命に別条のある手術ではないので、待ち時間は読書で過ごそうと思い、本二冊を持参したが、ほとんどできなかった。控室は私たちだけではなく、もう一組の家族が。久しぶりに会う人がいたらしく、話に花が咲いていて、声が気にかかった。ということは、こちらのご家族もあまり深刻な手術ではないということなのか。そういえば私たちよりずいぶん早く手術が終了して出ていかれた。

ほどなくバイトを終えた娘が合流。母親に取り、娘の存在は心配が多いがこういう時はうれしく、力強いものであろうと思う。

ほぼ予定の時間、手術は無事終了。先生の説明だと順調な手術だった。全身麻酔ではないので本人との会話も可能。「明日からはリハビリに頑張る」と言っていた。「父さんも忙しいから、見舞いは無理しなくてもいいよ」とも言ってくれた。妻の入院中は九十歳の両親、持病のある娘を私が一人で支える必要があるからだ。

振り返って見ると、中国中央病院が福山に在ったときには娘や妻が入院するとよく通ったものだが御幸町に移転し距離的には近くなった今回はちょっと。家族の食事、洗濯はもちろんだけど、いろんなことが重なった。
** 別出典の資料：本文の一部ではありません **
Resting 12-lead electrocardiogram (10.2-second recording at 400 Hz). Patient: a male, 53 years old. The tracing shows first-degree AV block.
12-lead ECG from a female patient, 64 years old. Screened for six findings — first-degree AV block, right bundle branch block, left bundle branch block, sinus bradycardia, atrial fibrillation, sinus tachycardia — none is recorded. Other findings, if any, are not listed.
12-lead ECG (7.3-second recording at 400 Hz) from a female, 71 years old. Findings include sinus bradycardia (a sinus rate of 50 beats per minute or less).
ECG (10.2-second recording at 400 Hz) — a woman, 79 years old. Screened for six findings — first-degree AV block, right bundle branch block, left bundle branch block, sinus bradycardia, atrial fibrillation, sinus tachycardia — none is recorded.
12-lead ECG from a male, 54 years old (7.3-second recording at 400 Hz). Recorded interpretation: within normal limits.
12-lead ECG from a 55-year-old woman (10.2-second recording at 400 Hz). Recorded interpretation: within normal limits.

職場は五日に社協主催の福祉バザー参加。六日は公民館主催の「旭寄席」落語会に招待されており、引率。私的なことだが八日、「看護学生との学習会」で私はがん体験を語る講師として招待されている。そして十三日は「青太マラソン」でフルマラソン出場予定。それらの準備も少しはしたい。そして、町内会の自主防災組織発足に向け、組長として下準備にも関わらなければ。一つずつなら最低限のことはできると思うが、同時並行して物事を考えようとすると混乱しがちな私がいる。優先順位を決めて取り組むことが大切。
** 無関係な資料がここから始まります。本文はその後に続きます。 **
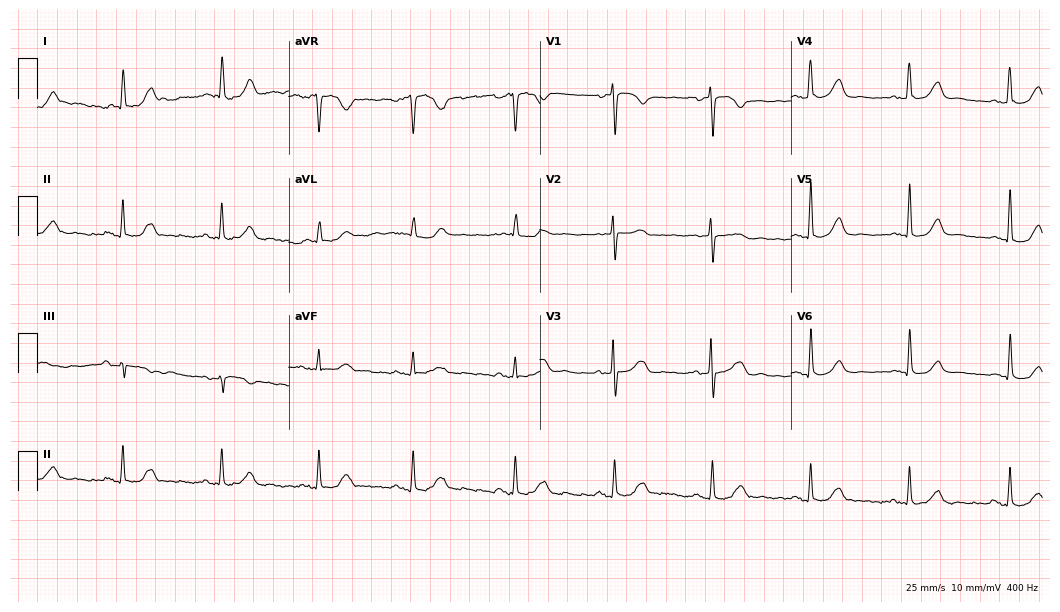
12-lead ECG from an 80-year-old female patient. Recorded interpretation: within normal limits.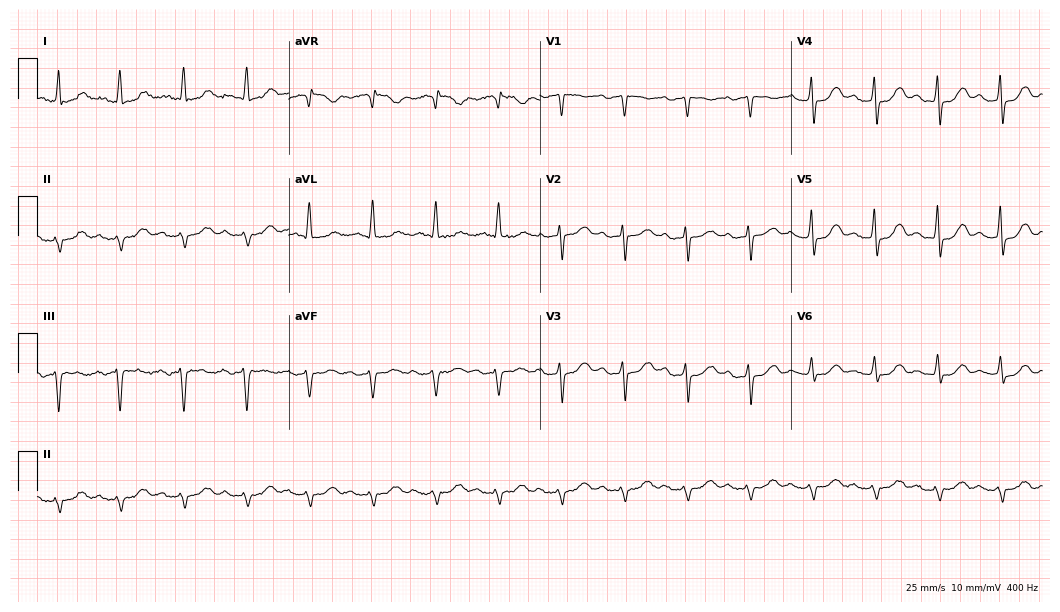
Standard 12-lead ECG recorded from an 81-year-old man (10.2-second recording at 400 Hz). None of these six findings is recorded: first-degree AV block, right bundle branch block, left bundle branch block, sinus bradycardia, atrial fibrillation, sinus tachycardia.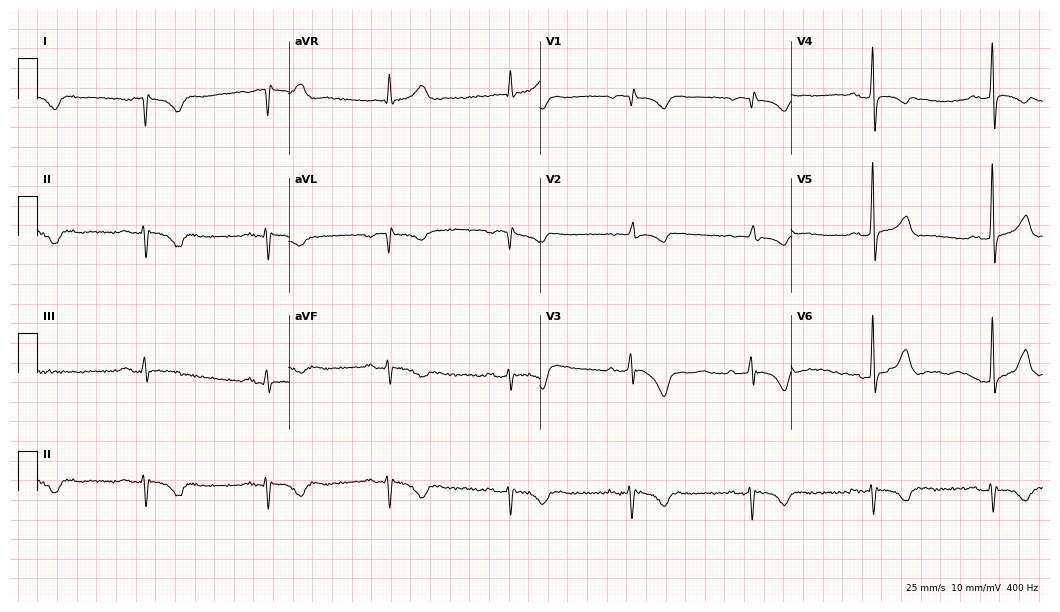
12-lead ECG from an 81-year-old male patient. Screened for six findings — first-degree AV block, right bundle branch block, left bundle branch block, sinus bradycardia, atrial fibrillation, sinus tachycardia — none is recorded.

生活を便利にする機械や道具は以前よりずいぶん進歩しているのだが、なんだか人の心に余裕はなくなりつつあるような気がする。別に完璧主義者ではないのだが気ぜわしく不安あり。私が年を取ったということか。

「鬼の居ぬ間に洗濯」という言葉があるが、とてもそのような気分にはなれない。毎日仕事を終え、我が家に帰ってからが大変。昨日は、娘が体調不良というので様子を見に行く。大したことではないというので、両親と夕食を取る。その後不在通知のあった書留をもらいに郵便局へ。帰りにスーパーへ寄り、食材を買う。入浴し、看護学生との学習会の準備。いつもより就寝時間が少しだけ遅くなる。

幸い妻の経過は順調.退院が少し早くなるかもしれない。やれやれ。こうしてみると、妻は日常生活においていろいろしてくれていたのだなと改めて気づかされる。「鬼の居ぬ間に洗濯」などと考えた私が不謹慎なのかもしれない。

これは「おのろけ」と取らないでください。率直なエッセイです。